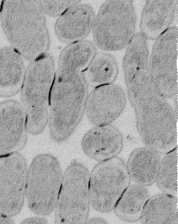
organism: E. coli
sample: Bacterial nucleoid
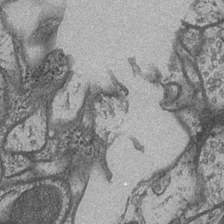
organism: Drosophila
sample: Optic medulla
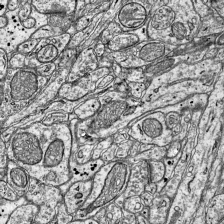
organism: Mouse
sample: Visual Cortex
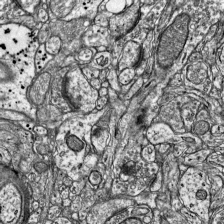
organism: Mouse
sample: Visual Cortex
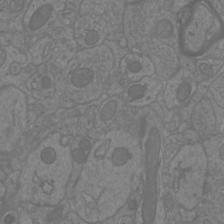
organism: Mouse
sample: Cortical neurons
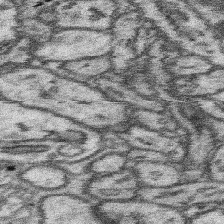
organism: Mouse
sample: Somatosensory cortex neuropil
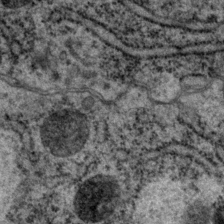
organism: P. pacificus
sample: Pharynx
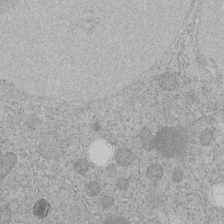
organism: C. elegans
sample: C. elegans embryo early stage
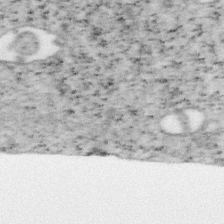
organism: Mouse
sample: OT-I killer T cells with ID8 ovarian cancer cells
○ ○ ○ ○ ○
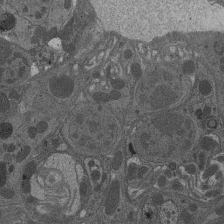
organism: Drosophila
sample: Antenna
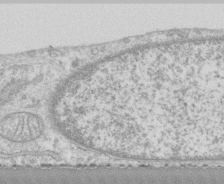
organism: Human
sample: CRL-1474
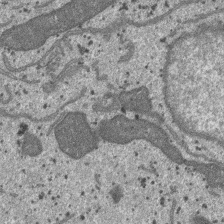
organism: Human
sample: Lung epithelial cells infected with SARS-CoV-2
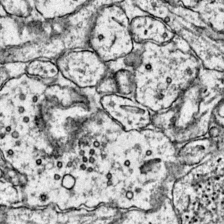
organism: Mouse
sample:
○ ○ ○ ○ ○
Instructions to follow: What to print is the stretch of entries from the line with "organism: E. coli" up to and including the line with "sample: OT-I killer". Please print it exactly and leave out the pictures.

Output of the task:
organism: E. coli
sample: Bacterial nucleoid
organism: Drosophila
sample: Optic medulla
organism: Mouse
sample: Visual Cortex
organism: Mouse
sample: Visual Cortex
organism: Mouse
sample: Cortical neurons
organism: Mouse
sample: Somatosensory cortex neuropil
organism: P. pacificus
sample: Pharynx
organism: C. elegans
sample: C. elegans embryo early stage
organism: Mouse
sample: OT-I killer T cells with ID8 ovarian cancer cells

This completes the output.